The Courier
The French Legion of Honour – Photo from the the Grand Chancery of the Legion of Honor/ Government of the French Republic

On Remembrance Day, look at the old veterans gathered at your local cenotaph, standing proudly, or seated with a warm blanket on their lap. Try to imagine what they experienced many decades ago when they were young, and the world was at war.

The great invasion to kick the Nazis out of France took place on June 6, 1944. The largest allied armada of warships readied for the battle of Normandy. Those onboard would face an array of deadly obstacles; barbed wire, mines, and heavy concrete fortifications containing cannons and machine guns. 

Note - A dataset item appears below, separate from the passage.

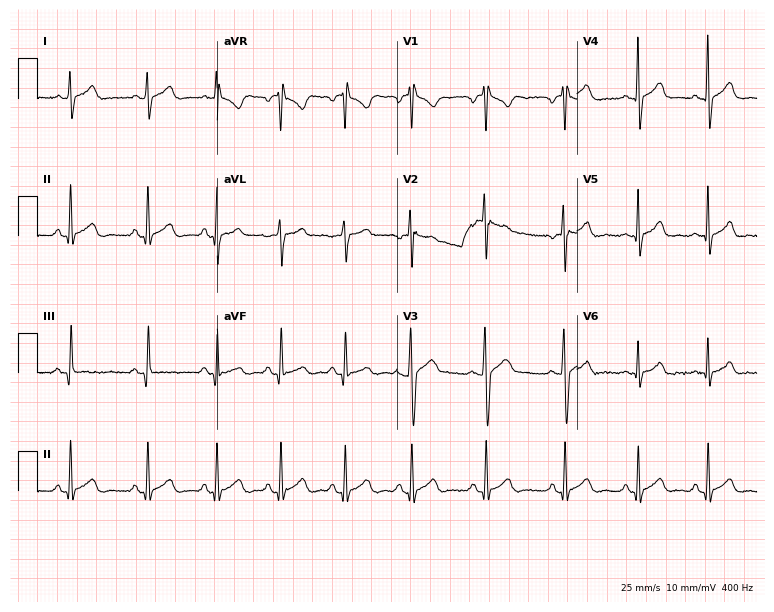
Resting 12-lead electrocardiogram (7.3-second recording at 400 Hz). Patient: a man, 17 years old. None of these six findings is recorded: first-degree AV block, right bundle branch block (RBBB), left bundle branch block (LBBB), sinus bradycardia, atrial fibrillation (AF), sinus tachycardia.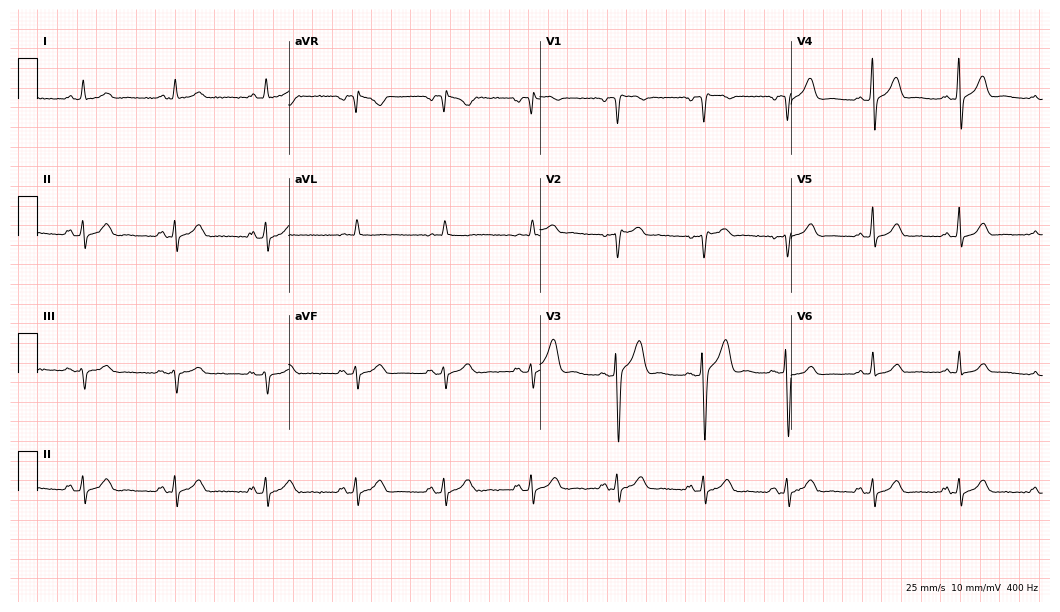
Electrocardiogram, a man, 53 years old. Of the six screened findings (first-degree AV block, right bundle branch block (RBBB), left bundle branch block (LBBB), sinus bradycardia, atrial fibrillation (AF), sinus tachycardia), none is recorded.

This was the beginning of the end of Nazi Germany’s grip on Western Europe. Many years of preparation had taken place to get the allies ready for this day. Canada was already fighting in Italy, slowly pushing their way up the Italian boot. What had been called the soft underbelly of Europe was instead a meat grinder where battles like Ortona were hard won by the men of Vancouver’s famed Seaforth Highlanders of Canada, Alberta’s Loyal Edmonton Regiment, and Quebec’s Three Rivers Regiment.

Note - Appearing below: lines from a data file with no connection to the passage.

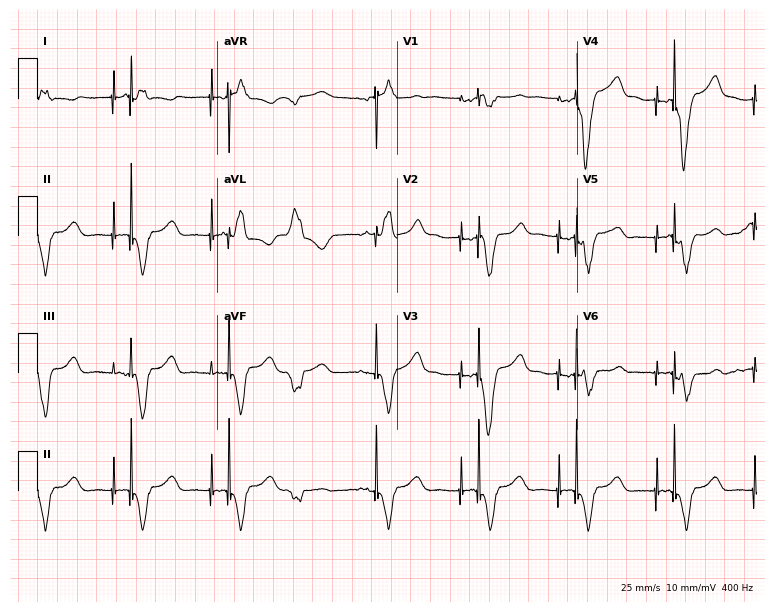
12-lead ECG (7.3-second recording at 400 Hz) from a woman, 57 years old. Screened for six findings — first-degree AV block, right bundle branch block (RBBB), left bundle branch block (LBBB), sinus bradycardia, atrial fibrillation (AF), sinus tachycardia — none is recorded.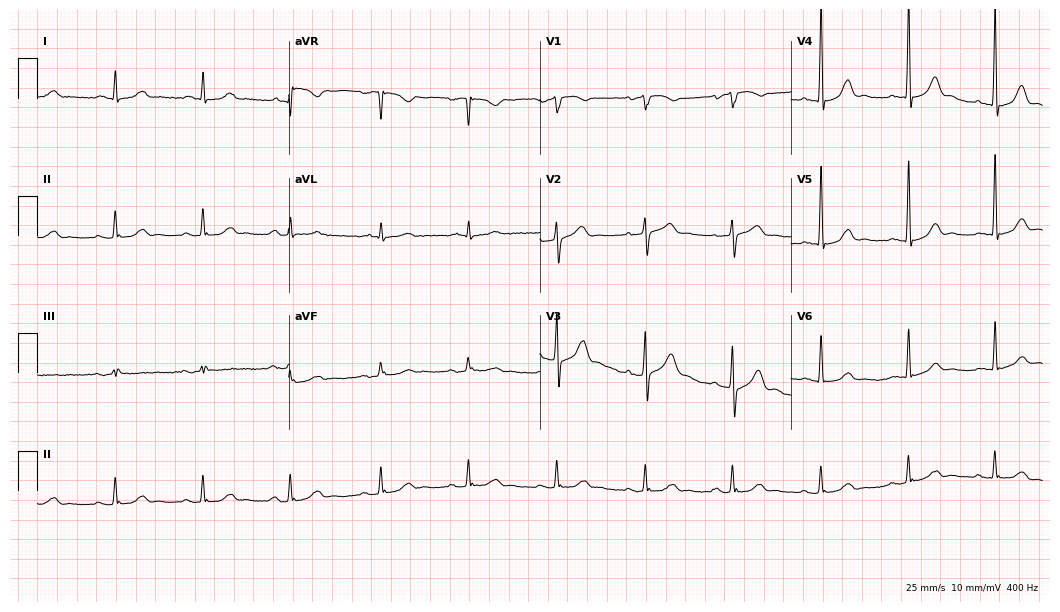
Standard 12-lead ECG recorded from an 82-year-old male patient. Read as a normal ECG.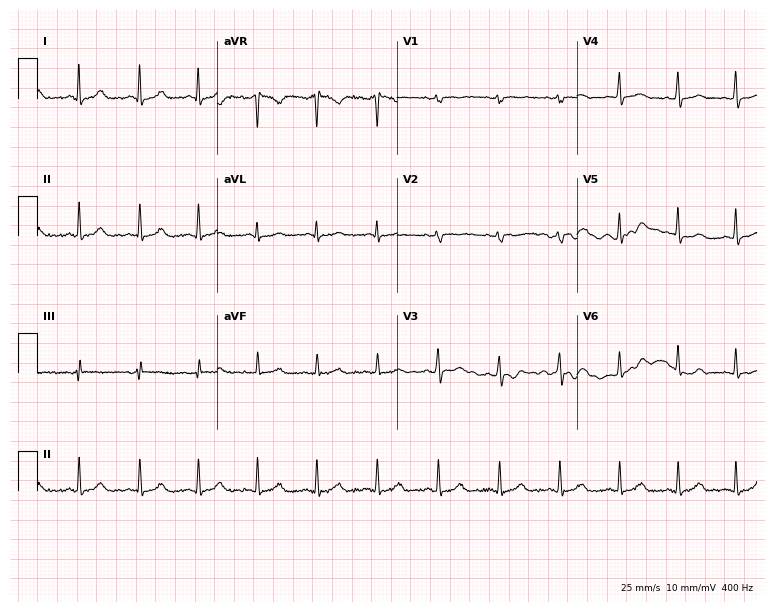
Standard 12-lead ECG recorded from a female patient, 33 years old (7.3-second recording at 400 Hz). None of these six findings is recorded: first-degree AV block, right bundle branch block (RBBB), left bundle branch block (LBBB), sinus bradycardia, atrial fibrillation (AF), sinus tachycardia.

The D-Day landings on the French coast and subsequent liberation campaign, saw Canada fighting against an experienced and ruthless enemy.  With every footstep taken, soldiers died and many more suffered injuries, and for some, their injuries would remain with them for their entire lives. The D-day landings itself cost our nation 359 war dead. 

One Second World War veteran is Flying Officer Herbert McGee from New Brunswick. He served in the Royal Canadian Air Force with 425 and 434 bomber Squadrons.  Mr. McGee probably had one of the toughest jobs, being a spare tail gunner at the back of the plane. He flew 13 missions over France in August 1944, to places like La Pallice, La Neuville, Falaise and Calais. Mr. McGee survived the war unscathed. The war did not leave him with physical scars but it haunted his sleep for the next 50 years. 

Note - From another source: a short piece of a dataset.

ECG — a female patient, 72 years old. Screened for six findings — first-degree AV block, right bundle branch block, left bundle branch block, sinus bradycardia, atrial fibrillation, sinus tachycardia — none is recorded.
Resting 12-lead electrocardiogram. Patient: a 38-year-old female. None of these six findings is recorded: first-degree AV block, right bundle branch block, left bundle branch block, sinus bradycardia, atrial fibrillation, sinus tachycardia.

Nearly 80 years have passed, and these brave men and women who were once young have grown old and sadly, very few remain. It is their eleventh hour, probably the last opportunity to properly thank them. The government of France would like to pay tribute to all living Canadian veterans who participated in the D-day landings, Dieppe raid or campaign to liberate France in 1944. If you were in the Canadian army, navy, air force or merchant navy, you may be eligible to receive France’s highest award, the National Order of the Legion of Honour.